Section 4, Surveillance requirements, provides guidance used by the NRC staff, applicants, and licensees, including the allowable surveillance requirements (SRs) that should be included in the TSs. The 2007 version is a revision of the ANSI/ANS-15.1-1990 standard cited in NUREG-1537 that was issued in 1996. The ANSI/ANS-15.1-2007 version retains guidance related to the minimum number of channels needed for reactor operation and the surveillance testing following repair or replacement of TS required system specified in ANSI/ANS-15.1-1990 and discussed in this safety evaluation.

3.0 TECHNICAL EVALUATION

PUR-1 is a Lockheed Nuclear Products Materials Testing Reactor licensed for operation at a power level of 12 kilowatts (thermal).

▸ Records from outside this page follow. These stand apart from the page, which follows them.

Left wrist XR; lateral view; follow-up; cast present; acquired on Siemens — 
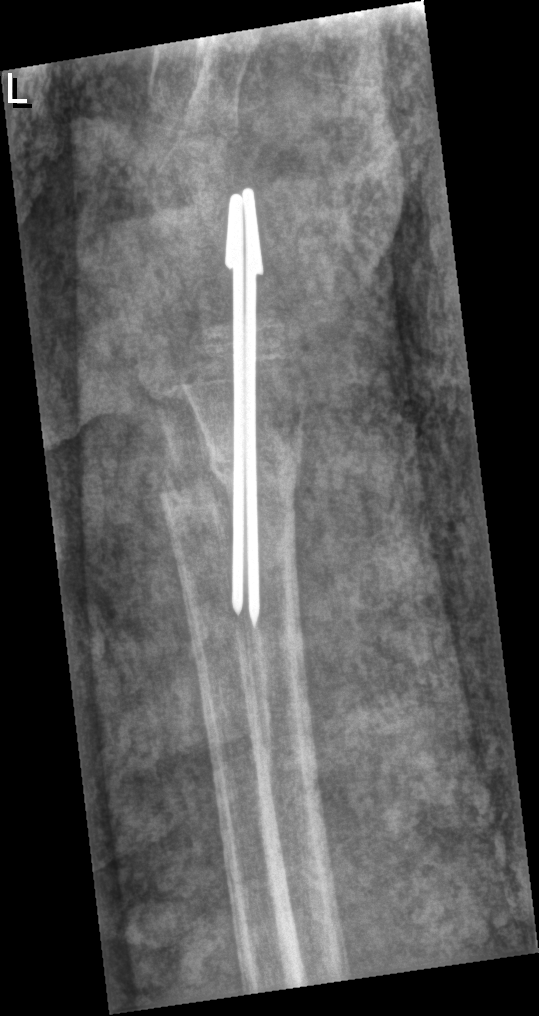

FINDINGS — (boxes as x1,y1,x2,y2 (top-left / bottom-right, pixel units)) Fx: (left=208, top=423, right=305, bottom=494), (left=151, top=458, right=226, bottom=516). AO code 23-M/3.1. Metallic hardware — (left=226, top=190, right=263, bottom=625).
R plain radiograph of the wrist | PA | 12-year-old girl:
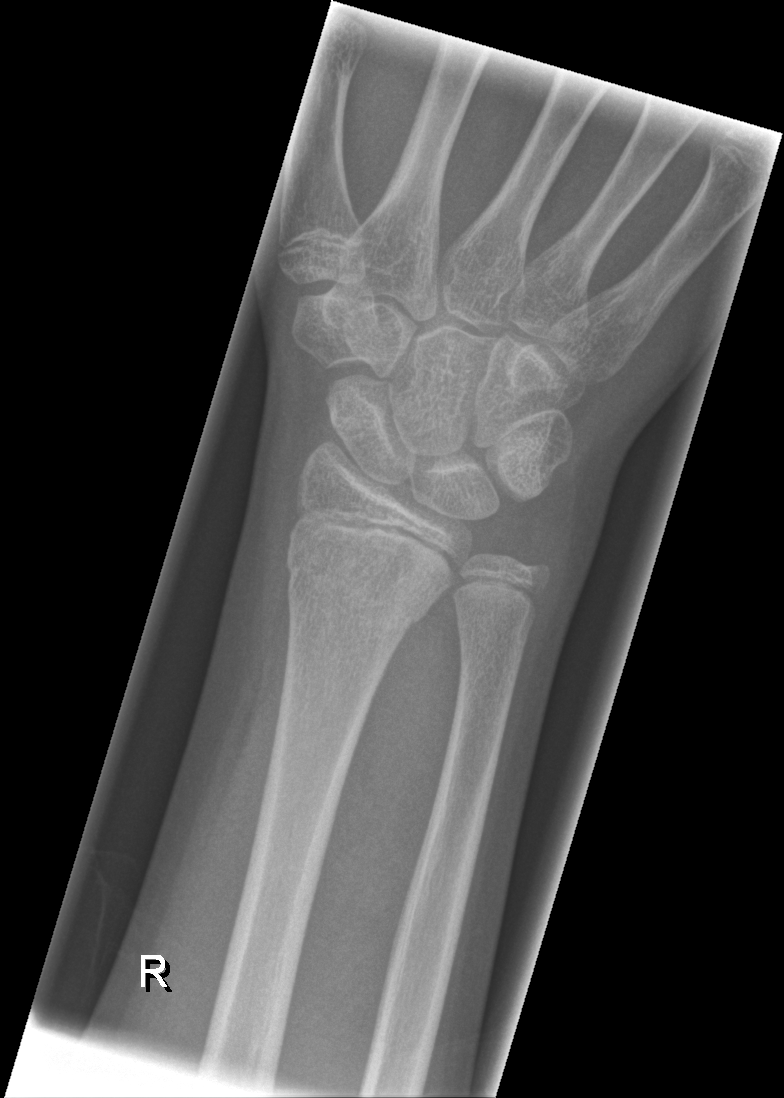
- One fracture at bbox(279, 523, 435, 640).
- AO code 23r-M/2.1; 23u-E/7.
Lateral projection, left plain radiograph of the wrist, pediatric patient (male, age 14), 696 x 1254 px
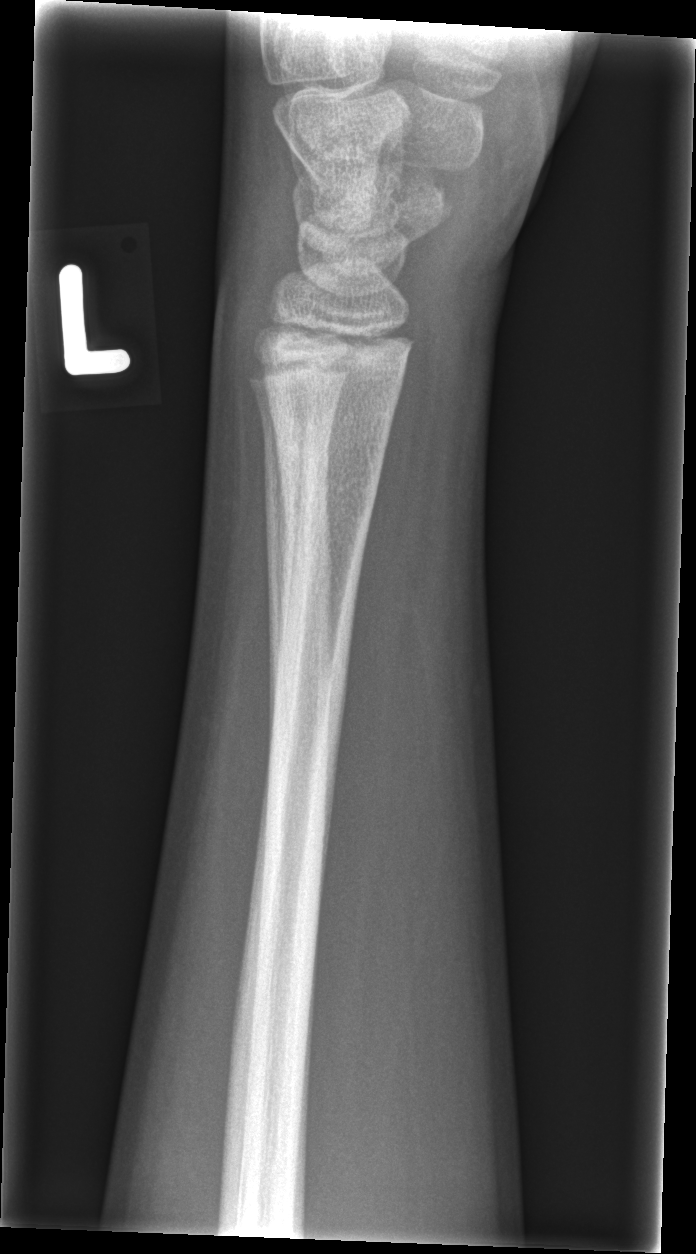

• Boxes as x1,y1,x2,y2 (top-left / bottom-right, pixel units).
• Fracture identified at (260, 367, 401, 560).

Purdue University School of Nuclear Engineering manages and operates PUR-1. The primary mission of PUR-1 is training and educating Purdue University nuclear engineering students and students from neighboring universities without reactors, such as the University of Illinois.

The initial license, granted in 1962, was renewed in 1968, 1988, and 2016. The NRC issued Renewed Facility Operating License R-87 in 2016 (ADAMS Accession No. ML16267A000), and issued License Amendment No. 14, dated April 1, 2019 (ADAMS Package No. ML18275A090),

which authorized the licensee to install an all-digital control and safety system.

The PUR-1 is currently shut down because TS 3.2 requires that the NFMS, which includes the Log count rate and change rate channel, Log N and change rate, Linear channel, and Safety channel, be operable for reactor operation. TS 3.2 requires, in part, that [t]he two shim-safeties shall not be moved more than 6 cm from the fully inserted position unless:"

a. The reactor safety channels and safety-related instrumentation shall be operable in accordance with Tables I and II including the minimum number of channels and the indicated maximum or minimum set points.

The NFMS channels were replaced during the all-digital upgrade authorized by Amendment No. 14. The replacement NFMS is not considered operable under TS 3.2 until the appropriate surveillance required by TS 4.2.g is performed. For the NFMS, the appropriate SR is TS 4.2.a, which requires that operability of the NFMS be established by both an electronic calibration and a power calibration by foil activation. Currently, TS 4.2.a allows these surveillances to be deferred with approval of the Committee on Reactor Operations (CORO) during periods of reactor shutdown, but the surveillances must be performed prior to reactor startup.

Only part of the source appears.